The recruitment status of this study is unknown. The completion date has passed and the status has not been verified in more than two years.
Verified March 2008 by Royal Brompton & Harefield NHS Foundation Trust.
Recruitment status was:  Not yet recruiting
Information provided by:
Royal Brompton & Harefield NHS Foundation Trust Identifier:
First received: March 10, 2008
Last updated: NA
Last verified: March 2008
History: No changes posted

Over time, patients with fibrosing or interstitial lung disease (ILD) can develop high lung blood pressures (pulmonary hypertension), and this is associated with poorer prognosis and survival. It is thought that development of PH contributes to the deterioration and death of patients with ILD. Endothelin-1 (ET1) is a substance contributing to the development of both PH and ILD. Bosentan is a drug blocking the action of ET-1 by binding to its receptors. Bosentan clearly benefits patients with PH of unknown cause, or related to other diseases (such as heart conditions, or HIV) both alone and in combination with other treatments. In patients with fibrosing lung disease and PH, there have been no controlled treatment studies. Clearly it is important to evaluate the effectiveness of bosentan in these patients.

This study aims to determine the ability of bosentan to reduce high blood pressure in the lungs (pulmonary hypertension) in patients with scarring (fibrosing) lung disease.

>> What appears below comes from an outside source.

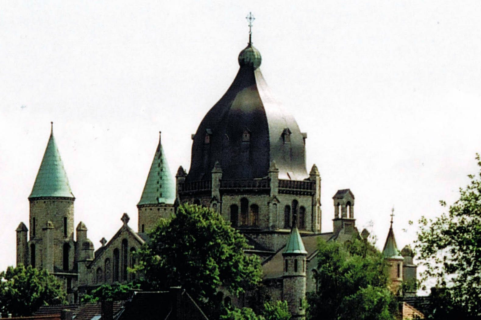 Maastricht 2007 25 Sint Lambertuskerk Maastricht
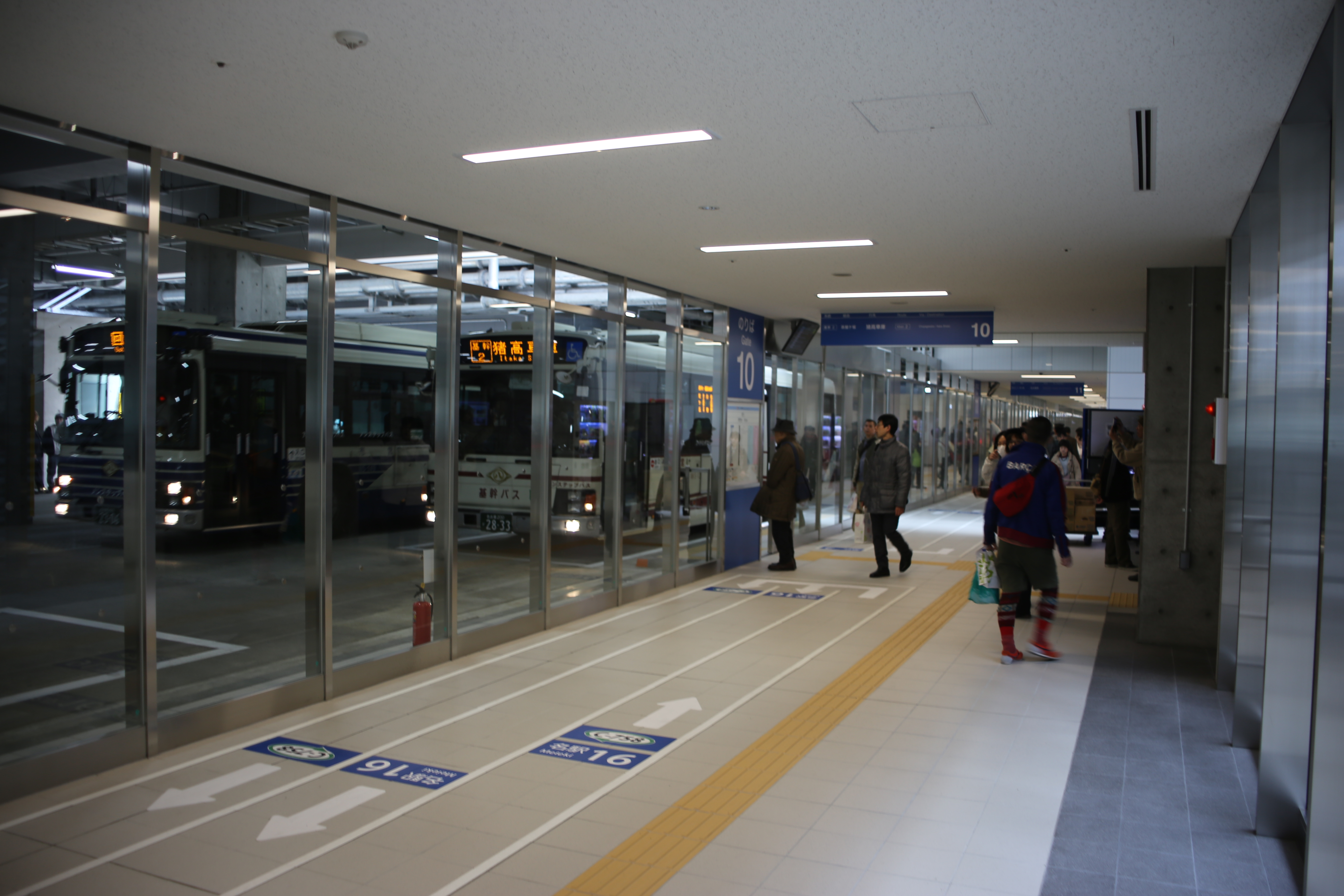 名古屋市中村区名駅の名古屋駅バスターミナル10番のりば付近

It is a placebo-controlled double blinded study for 16 weeks (and it is proposed to follow patients in a 16 week open-label phase with bosentan therapy).

Condition Intervention Phase
Pulmonary Hypertension
Interstitial Lung Disease
Idiopathic Pulmonary Fibrosis
Nonspecific Interstitial Pneumonia
Drug: Bosentan
Drug: Placebo
Phase 4

Study Type: Interventional
Study Design: Allocation: Randomized
Intervention Model: Parallel Assignment
Masking: Double Blind (Subject, Caregiver, Investigator, Outcomes Assessor)
Primary Purpose: Treatment
Official Title: Use of the Endothelin-1 Antagonist Bosentan in Patients With Established Pulmonary Hypertension and Fibrotic Lung Disease. - A Randomised, Placebo-Controlled, Double-Blinded Study.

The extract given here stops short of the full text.